Your instructions: Omit every picture while you reproduce the entries that follow word for word.

Stored data:
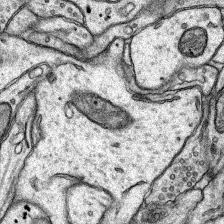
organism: Rat
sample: Hippocampus
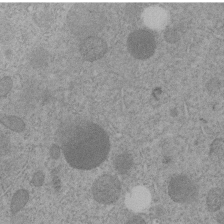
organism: C. elegans
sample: C. elegans embryo early stage
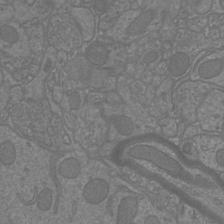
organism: Mouse
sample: Cortical neurons
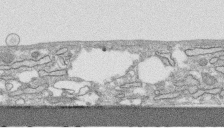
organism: Human
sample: CRL-1474
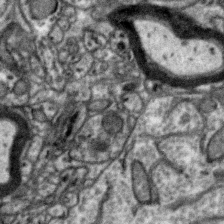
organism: Zebra finch
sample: Brain
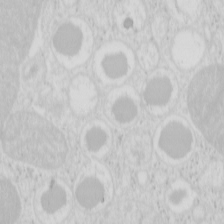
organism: Mouse
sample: Pancreas
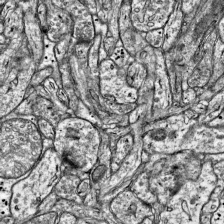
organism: Mouse
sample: Visual Cortex
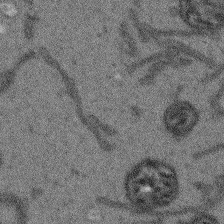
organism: Arabidopsis thaliana
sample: Root tip
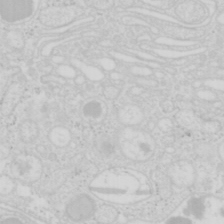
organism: Mouse
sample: Pancreas
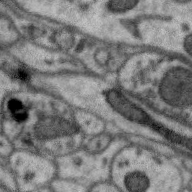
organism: Zebra finch
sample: Brain
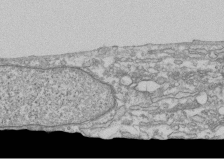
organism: Human
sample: Fibroblast cells
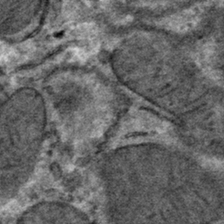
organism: Mouse
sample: Mouse hepatocytes
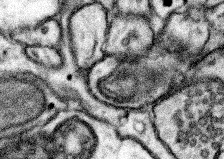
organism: Mouse
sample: Somatosensory cortex neuropil
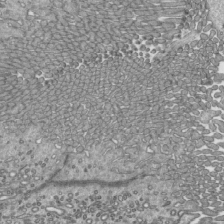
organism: Mouse
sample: Mouse epididymis efferent ductule cilia
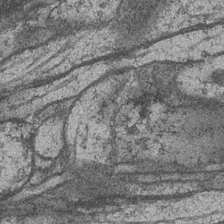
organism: Drosophila
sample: Optic medulla
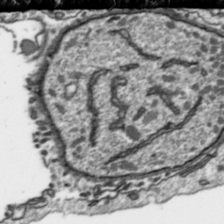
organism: Toxoplasma gondii
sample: Parasites in a vacuole inside a host cell
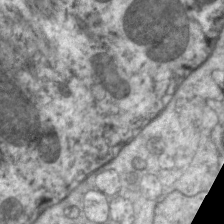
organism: C. elegans
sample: Pharynx
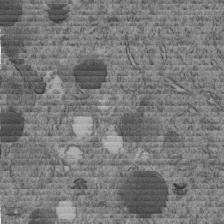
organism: C. elegans
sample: C. elegans embryo early stage
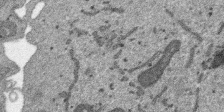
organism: Human
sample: Lung epithelial cells infected with SARS-CoV-2
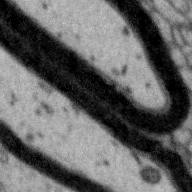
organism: Zebra finch
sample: Brain
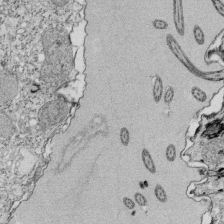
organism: Tetrahymena
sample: Cilia in tetrahymena
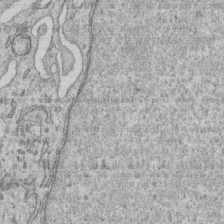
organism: Human
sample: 1205lu cells
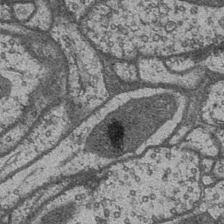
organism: Drosophila
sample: Optic medulla
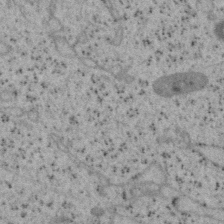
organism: Human
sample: HeLa cells
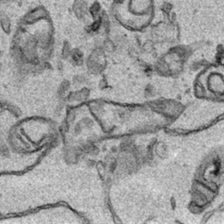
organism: Human
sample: Mitochondria in HCT116 cells
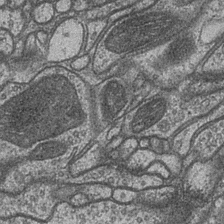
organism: Drosophila
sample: Optic medulla
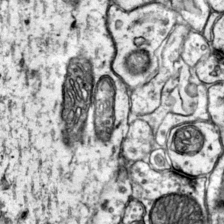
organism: Mouse
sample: Primary visual cortex
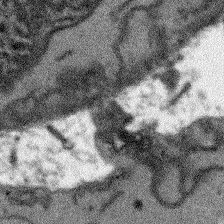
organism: Arabidopsis thaliana
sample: Root tip
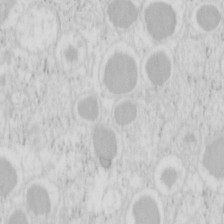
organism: Mouse
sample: Pancreas
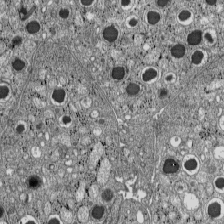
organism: C57BL Mouse
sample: Pancreatic islet
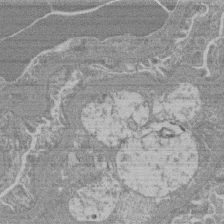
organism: Mouse
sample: Glomerulus
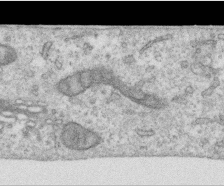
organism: Human
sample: Centriole in RPE cells
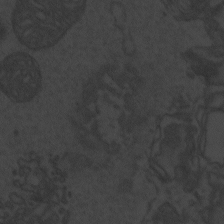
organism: Zebrafish
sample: Macrophage infected with Toxoplasma gondii
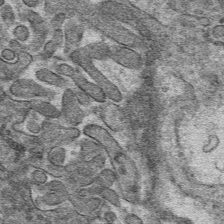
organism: Mouse
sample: Mouse hepatocytes
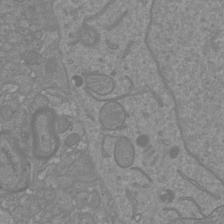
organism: Mouse
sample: Cortical neurons
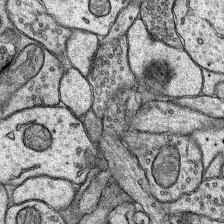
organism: Rat
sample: Hippocampus
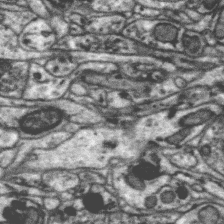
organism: Zebra finch
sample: Brain
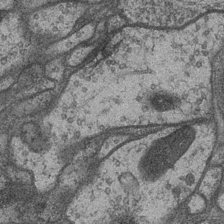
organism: Drosophila
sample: Optic medulla
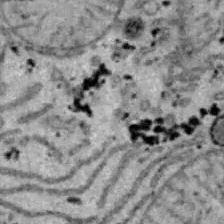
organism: Mouse
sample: Liver from an obese (ob/ob) mouse
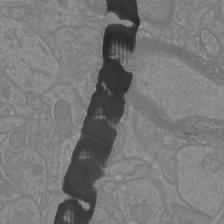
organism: Mouse
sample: Cortical neurons
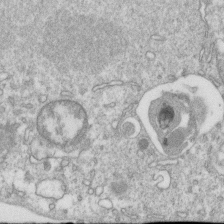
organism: Mouse
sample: Activated OT-1 CD8+ T cells
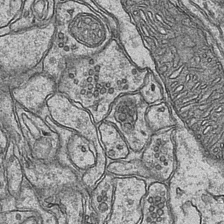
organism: Mouse
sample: CA1 Hippocampus
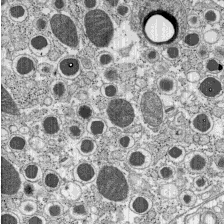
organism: C57BL Mouse
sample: Pancreatic islet
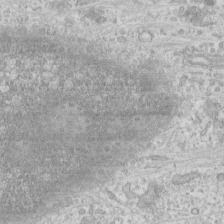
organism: Human
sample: CRL-1474
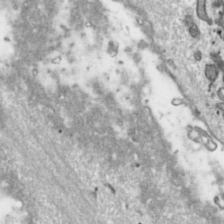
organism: Toxoplasma gondii
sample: Parasites in a vacuole inside a host cell
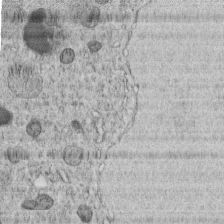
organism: C. elegans
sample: C. elegans embryo early stage
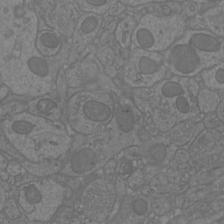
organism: Mouse
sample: Cortical neurons
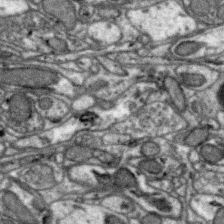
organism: Zebra finch
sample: Brain
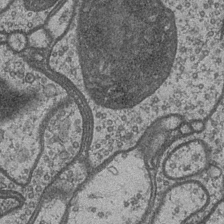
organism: Drosophila
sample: Optic medulla
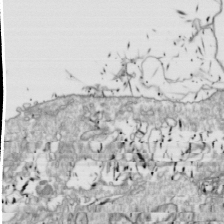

Exercise answer:
organism: Rat
sample: Hippocampus
organism: C. elegans
sample: C. elegans embryo early stage
organism: Mouse
sample: Cortical neurons
organism: Human
sample: CRL-1474
organism: Zebra finch
sample: Brain
organism: Mouse
sample: Pancreas
organism: Mouse
sample: Visual Cortex
organism: Arabidopsis thaliana
sample: Root tip
organism: Mouse
sample: Pancreas
organism: Zebra finch
sample: Brain
organism: Human
sample: Fibroblast cells
organism: Mouse
sample: Mouse hepatocytes
organism: Mouse
sample: Somatosensory cortex neuropil
organism: Mouse
sample: Mouse epididymis efferent ductule cilia
organism: Drosophila
sample: Optic medulla
organism: Toxoplasma gondii
sample: Parasites in a vacuole inside a host cell
organism: C. elegans
sample: Pharynx
organism: C. elegans
sample: C. elegans embryo early stage
organism: Human
sample: Lung epithelial cells infected with SARS-CoV-2
organism: Zebra finch
sample: Brain
organism: Tetrahymena
sample: Cilia in tetrahymena
organism: Human
sample: 1205lu cells
organism: Drosophila
sample: Optic medulla
organism: Human
sample: HeLa cells
organism: Human
sample: Mitochondria in HCT116 cells
organism: Drosophila
sample: Optic medulla
organism: Mouse
sample: Primary visual cortex
organism: Arabidopsis thaliana
sample: Root tip
organism: Mouse
sample: Pancreas
organism: C57BL Mouse
sample: Pancreatic islet
organism: Mouse
sample: Glomerulus
organism: Human
sample: Centriole in RPE cells
organism: Zebrafish
sample: Macrophage infected with Toxoplasma gondii
organism: Mouse
sample: Mouse hepatocytes
organism: Mouse
sample: Cortical neurons
organism: Rat
sample: Hippocampus
organism: Zebra finch
sample: Brain
organism: Drosophila
sample: Optic medulla
organism: Mouse
sample: Liver from an obese (ob/ob) mouse
organism: Mouse
sample: Cortical neurons
organism: Mouse
sample: Activated OT-1 CD8+ T cells
organism: Mouse
sample: CA1 Hippocampus
organism: C57BL Mouse
sample: Pancreatic islet
organism: Human
sample: CRL-1474
organism: Toxoplasma gondii
sample: Parasites in a vacuole inside a host cell
organism: C. elegans
sample: C. elegans embryo early stage
organism: Mouse
sample: Cortical neurons
organism: Zebra finch
sample: Brain
organism: Drosophila
sample: Optic medulla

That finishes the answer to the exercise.